### EXERCISE AIM
Please give back each line below unchanged; none of the pictures should appear.

Records excerpted from a collection:
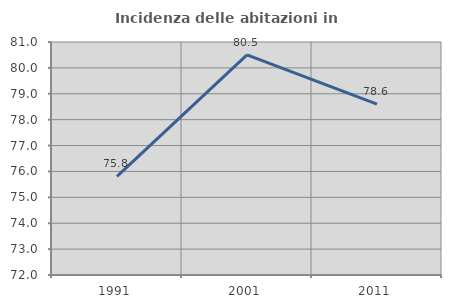
| Category | Incidenza delle abitazioni in proprietà  |
|---|---|
| 1991.0 | 75.806 |
| 2001.0 | 80.502 |
| 2011.0 | 78.598 |

### OUTPUT FOR THIS TASK
| Category | Incidenza delle abitazioni in proprietà  |
|---|---|
| 1991.0 | 75.806 |
| 2001.0 | 80.502 |
| 2011.0 | 78.598 |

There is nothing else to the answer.